46Meanwhile, I found certain key portions of the personal respondent’s testimony to lack consistency and also to lack credibility in light of the content of the Response and the rest of the evidence taken as a whole. I explain my credibility findings further below.
Analysis and Findings
47In this case, it is clear that the applicant was covered by the protected ground of sex under the Code due to her pregnancy.
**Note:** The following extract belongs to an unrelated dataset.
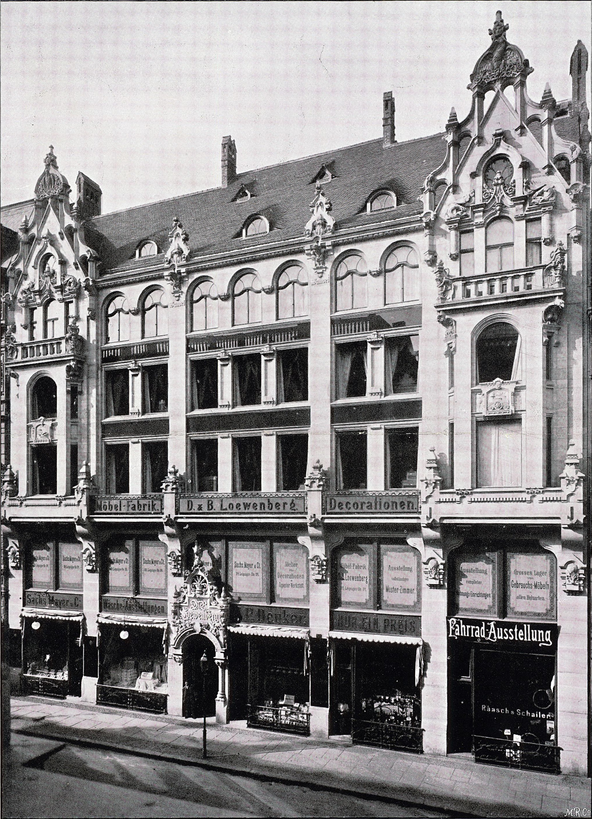 Geschäftshaus Leipzigerstrasse 114, Berlin, Architekt Hermann Krause, Berlin.JPG
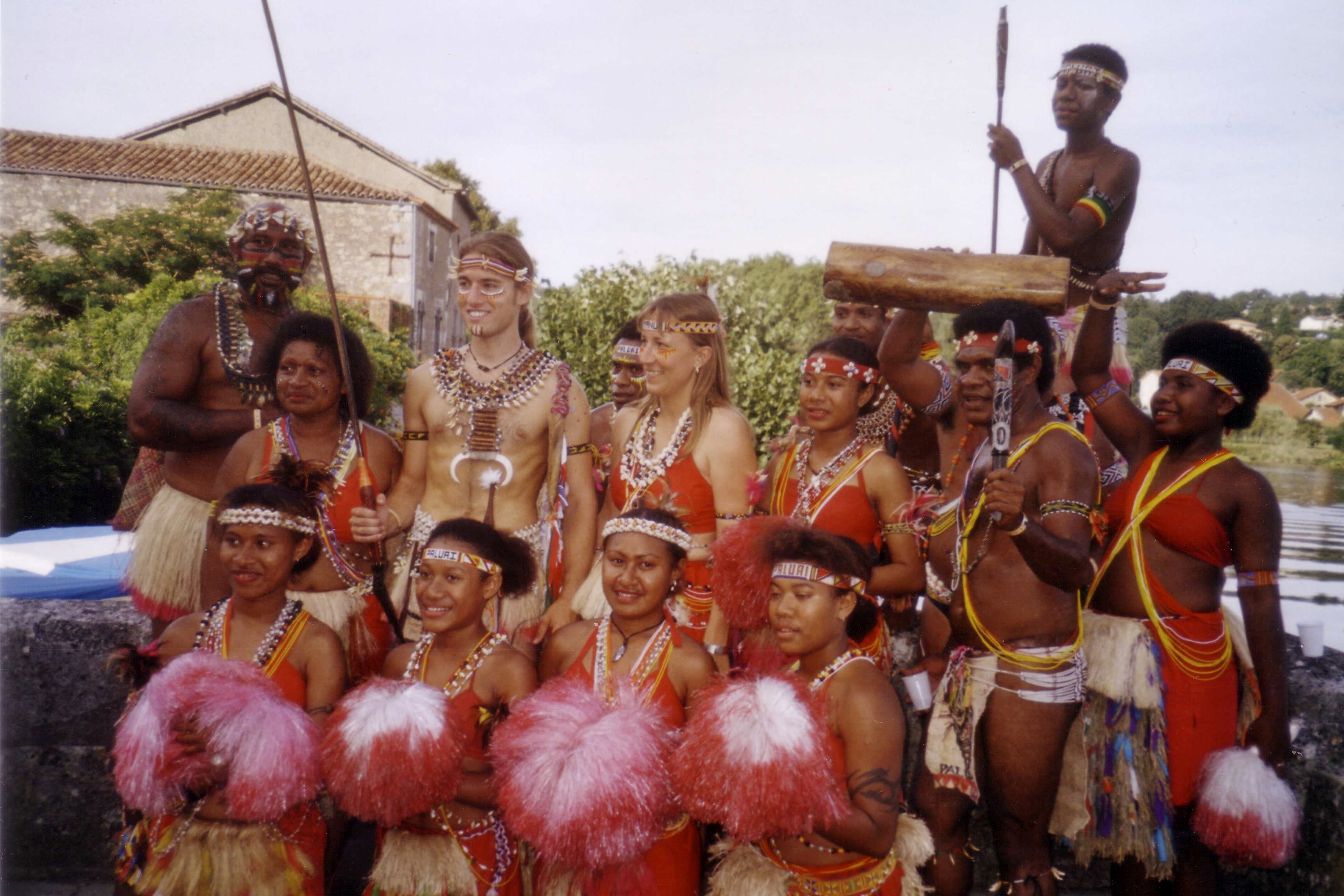 Festival de Confolens 2004 - Paluai Sooksook, Baluan, Manus Province, Papua-Nouvelle-Guinée

48Two issues must be addressed in determining whether the applicant was discriminated against due to her pregnancy: (1) did the respondents discriminate against the applicant by failing to provide her appropriate accommodations for her pregnancy? and (2) was the applicant’s pregnancy a factor in the termination of her employment?
Did the respondents discriminate against the applicant by failing to provide accommodations for her pregnancy?
49The determination of this issue turns on the conversation between the applicant and the respondent on May 22, 2013 when the applicant informed the personal respondent of her pregnancy.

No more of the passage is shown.